The Attorney General now contends petitioner is not entitled to the presentence credit. We agree. We will reverse the order granting the petition for writ of habeas corpus and direct the trial court to amend the abstract of judgment to strike the 90 days of credit it awarded.
BACKGROUND
Petitioner was convicted of second degree robbery and received a five-year prison sentence in Alameda County in 2006 (the first conviction). The Department of Corrections and Rehabilitation (CDCR) calculated defendant’s “maximum [release] date” as January 1, 2011, taking into consideration the credits to which he was entitled at the time of sentencing. As of September 3, 2009, defendant’s earliest possible release date was November 2, 2010, barring adjustments for future credit losses.

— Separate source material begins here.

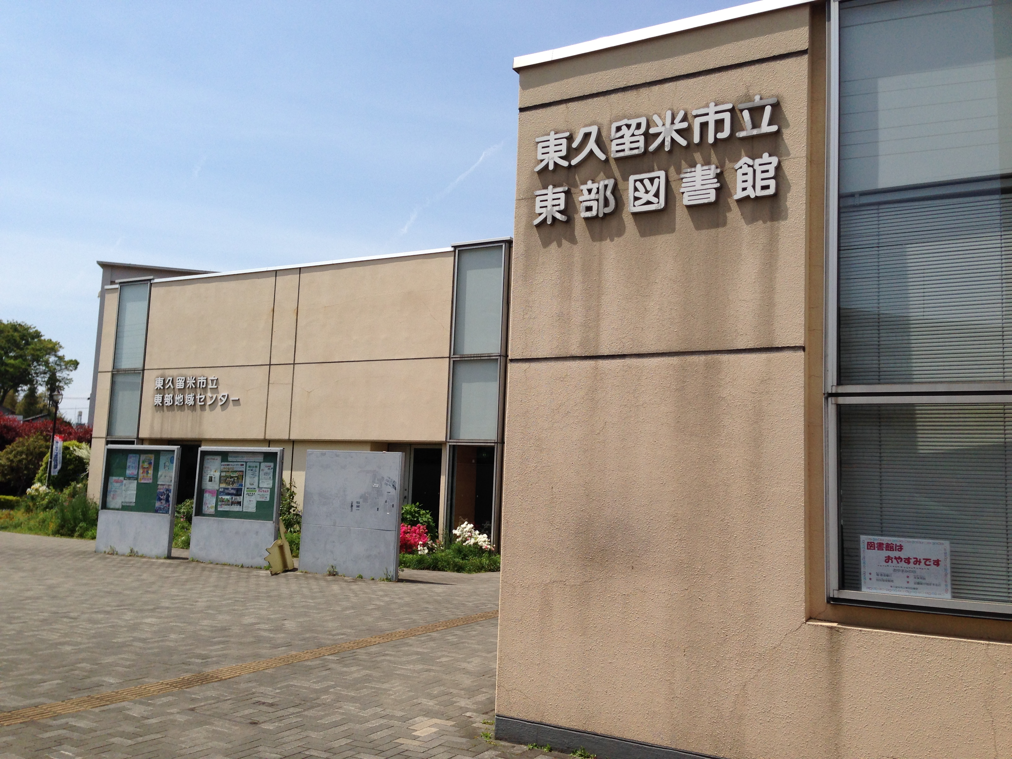 東久留米市東部地域センター内東部図書館外観（東京都東久留米市）
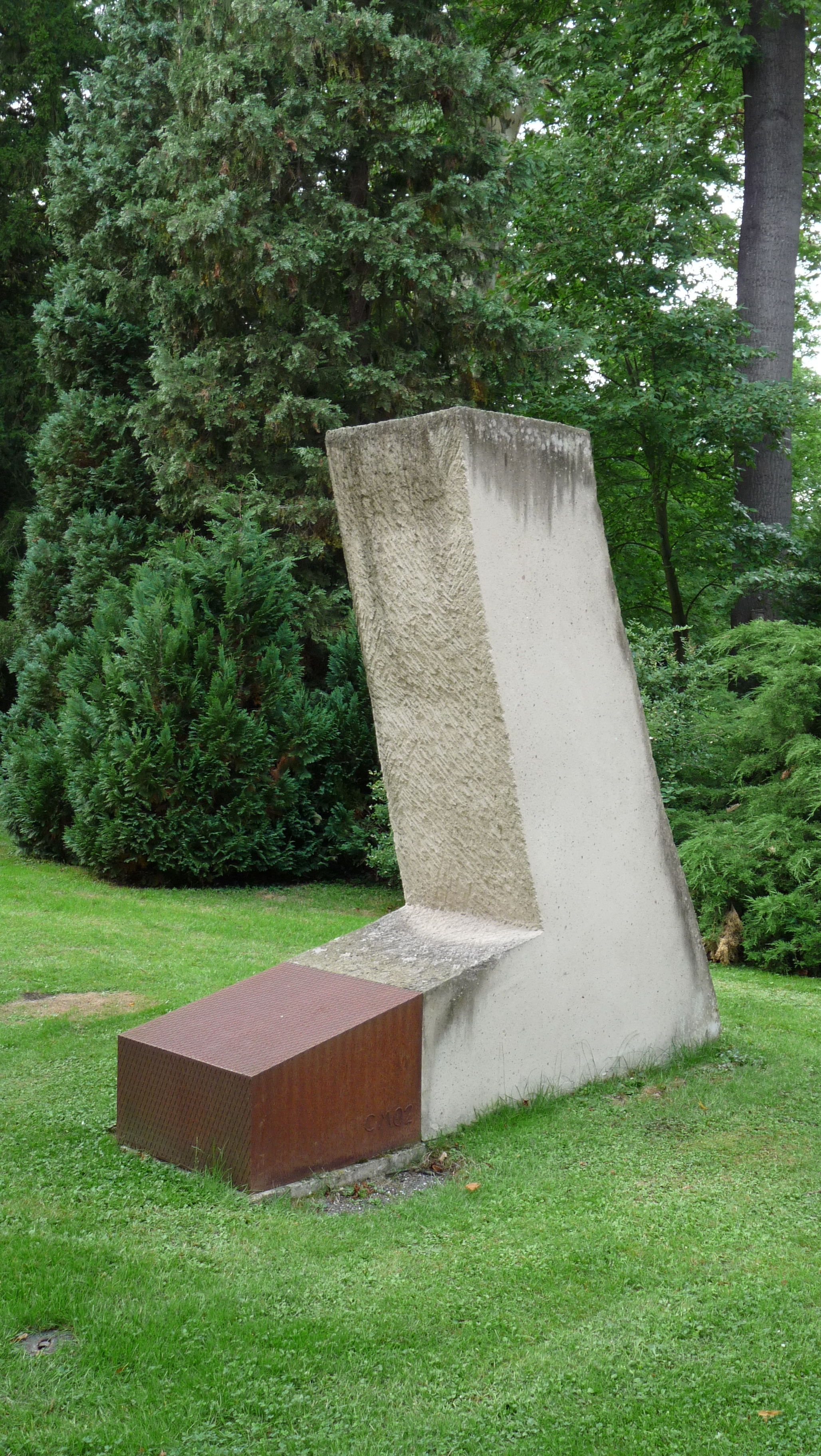 Skulptur Großer Winkel (2002) von Christoph Mancke. Entstanden anlässlich des Bildhauersymposium Skulpturenweg 2002, Bad Neuenahr. Standort: Kurpark Bad Neuenahr-Ahrweiler

On December 4, 2009, prison officials found heroin on petitioner during a random search. Petitioner pleaded no contest to one count of unlawful possession of a controlled substance by an inmate (Pen. Code, § 4573.6)[1] (the second conviction) and admitted his 2006 prior serious felony conviction. The trial court sentenced him to four years in prison consecutive to the term for his Alameda County case.
Petitioner was also found to have violated prison rules and lost 180 days of credit. CDCR extended his earliest possible release date in relation to his Alameda County sentence from November 2, 2010 to January 1, 2011.
On May 26, 2010, prison officials found contraband, including heroin, in petitioner’s possession. Petitioner was convicted on one count of unlawful possession of a controlled substance by an inmate (the third conviction). Pursuant to section 1170.1, subdivisions (a) and (c), the trial court sentenced him to an aggregate prison sentence of eight years, consisting of six years for his third conviction and a consecutive two years for his second conviction. The trial court awarded petitioner 559 days of presentence credit (373 actual days and 186 conduct days).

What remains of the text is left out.